Apply ML predictions and combine into final relevance scores
6

Selection

Sort by score and select top K candidates
7

Post-Selection Processing

Final visibility filtering and deduplication

Stage 1: Query Hydration

Before retrieving any content, the system needs to understand who you are and what you’re interested in.

User Context Collection

Your recent engagement sequence is fetched:
  • Posts you liked
  • Replies you wrote
  • Reposts you made
  • Posts you clicked
  • Authors you followed
  • Content you marked as “not interested”
This history becomes the input to Phoenix’s transformer model.
Query hydrators run in parallel for performance. The framework uses join_all to await multiple futures concurrently.

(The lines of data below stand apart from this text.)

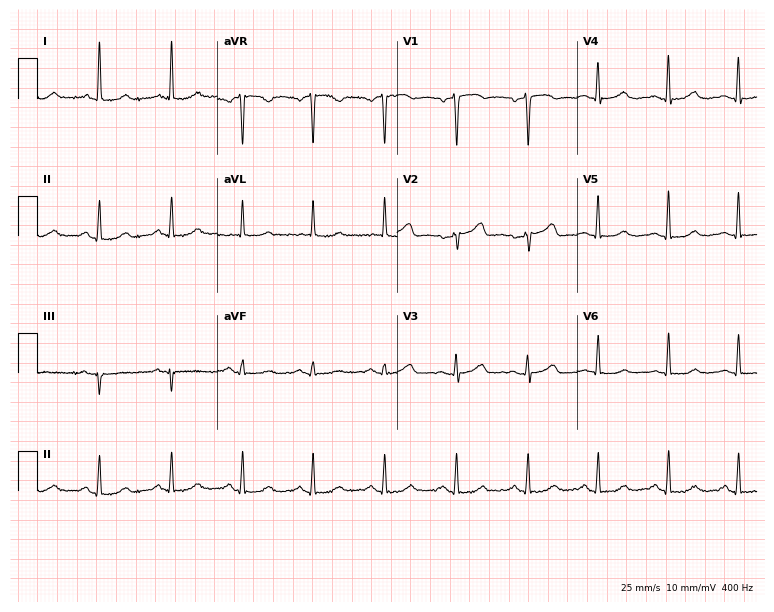
Electrocardiogram, a woman, 53 years old. Overall reading on record: normal ECG.
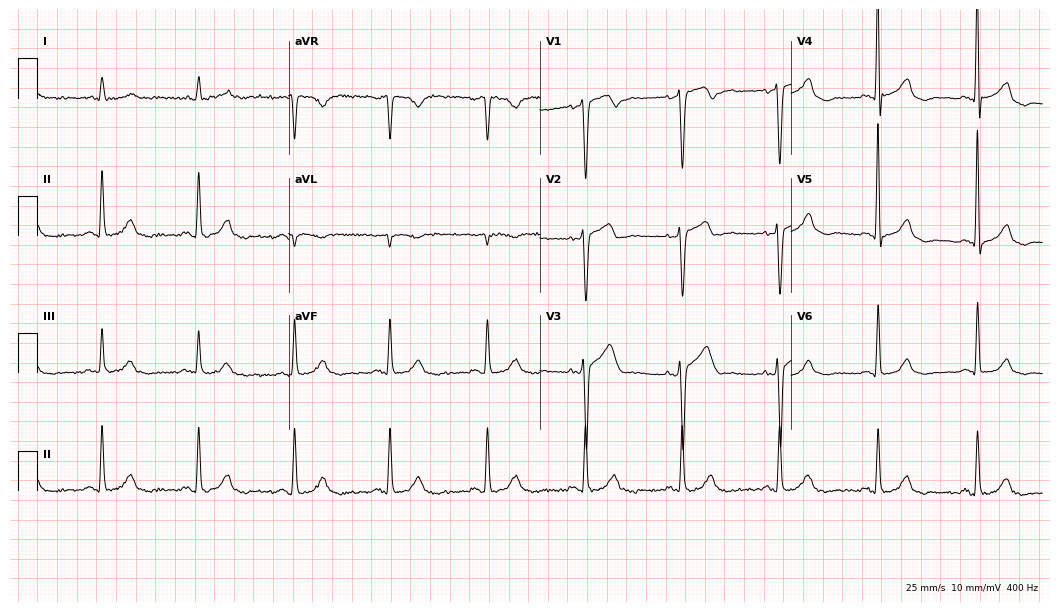
12-lead ECG from a man, 71 years old. Labelled as a normal ECG.
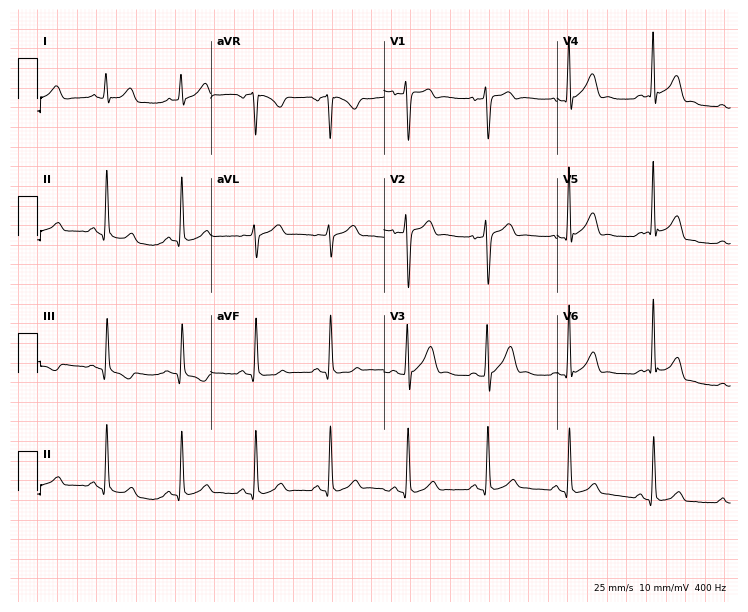
ECG — a male, 29 years old. Screened for six findings — first-degree AV block, right bundle branch block (RBBB), left bundle branch block (LBBB), sinus bradycardia, atrial fibrillation (AF), sinus tachycardia — none is recorded. Findings outside these six are not listed.
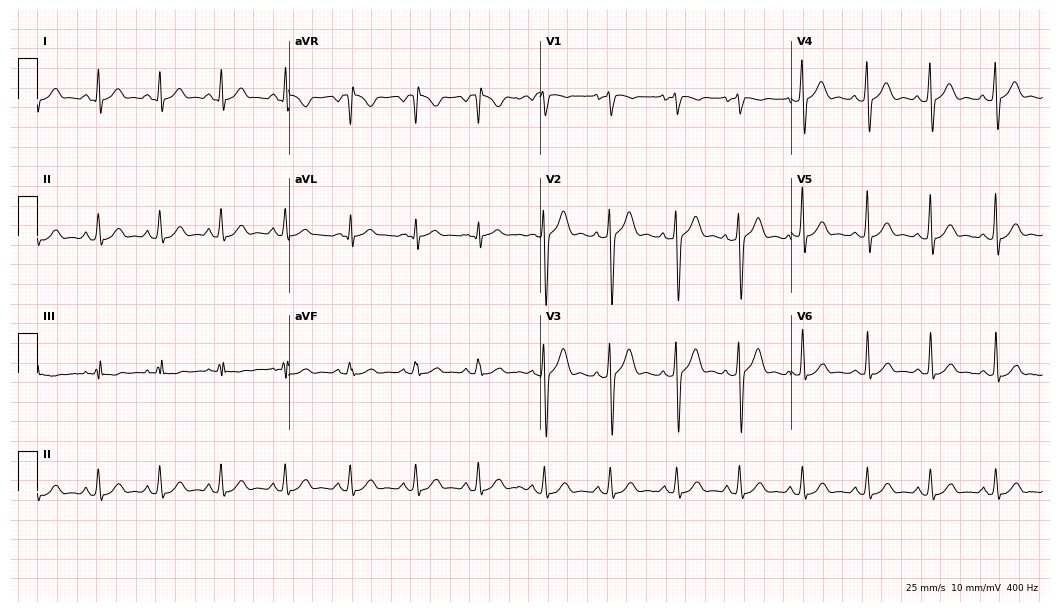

Stage 2: Candidate Sourcing

Candidates are retrieved from two independent sources simultaneously:

Thunder: In-Network Source

// Thunder maintains in-memory stores per user
pub struct ThunderSource {
    // Recent posts from followed accounts
    in_network_store: InMemoryPostStore,
}

impl Source<Query, Candidate> for ThunderSource {
    async fn get_candidates(&self, query: &Query) -> Result<Vec<Candidate>> {
        // Sub-millisecond lookup
        self.in_network_store.get_posts_for_user(query.viewer_id)
    }
}
How Thunder Works:

Kafka Ingestion

Consumes real-time post create/delete events from Kafka topics

In-Memory Storage

Maintains per-user stores for instant lookups (< 1ms)

Auto-Trimming

Removes posts older than retention period to manage memory

Post Types

Separate stores for original posts, replies, reposts, and videos

Phoenix Retrieval: Out-of-Network Source

Phoenix uses a two-tower architecture to find relevant content from millions of posts:
┌─────────────────────────────────────────────────────────────┐
│                    PHOENIX RETRIEVAL                        │
├─────────────────────────────────────────────────────────────┤
│                                                             │
│   USER TOWER                     CANDIDATE TOWER            │
│   ┌──────────────┐              ┌──────────────┐           │
│   │ User Context │              │  All Posts   │           │
│   │  + History   │              │  in Corpus   │           │
│   └──────┬───────┘              └──────┬───────┘           │
│          │                             │                   │
│          ▼                             ▼                   │
│   ┌──────────────┐              ┌──────────────┐           │
│   │ Transformer  │              │ Transformer  │           │
│   │  Encoder     │              │  Encoder     │           │
│   └──────┬───────┘              └──────┬───────┘           │
│          │                             │                   │
│          ▼                             ▼                   │
│   ┌──────────────┐              ┌──────────────┐           │
│   │ User Embed   │              │ Post Embeds  │           │
│   │   [1, D]     │              │   [N, D]     │           │
│   └──────┬───────┘              └──────┬───────┘           │
│          │                             │                   │
│          └──────────┬──────────────────┘                   │
│                     ▼                                       │
│          ┌─────────────────────┐                           │
│          │  Dot Product        │                           │
│          │  Similarity Search  │                           │
│          └─────────┬───────────┘                           │
│                    │                                       │
│                    ▼                                       │
│          ┌─────────────────────┐                           │
│          │   Top-K Candidates  │                           │
│          └─────────────────────┘                           │
│                                                             │
└─────────────────────────────────────────────────────────────┘
The two towers are trained jointly but can encode users and items independently, enabling efficient pre-computation of item embeddings.

Parallel Execution

Both sources run simultaneously:
// From candidate_pipeline.rs:126
async fn fetch_candidates(&self, query: &Q) -> Vec<C> {
    let sources: Vec<_> = self.sources().iter().filter(|s| s.enable(query)).collect();
    let source_futures = sources.iter().map(|s| s.get_candidates(query));
    let results = join_all(source_futures).await; // Parallel execution
    
    let mut collected = Vec::new();
    for (source, result) in sources.iter().zip(results) {
        match result {
            Ok(mut candidates) => {
                collected.append(&mut candidates);
            }
            Err(err) => {
                error!("Source {} failed: {}", source.name(), err);
            }
        }
    }
    collected
}
The pipeline continues even if one source fails, ensuring resilience. Errors are logged but don’t block the entire request.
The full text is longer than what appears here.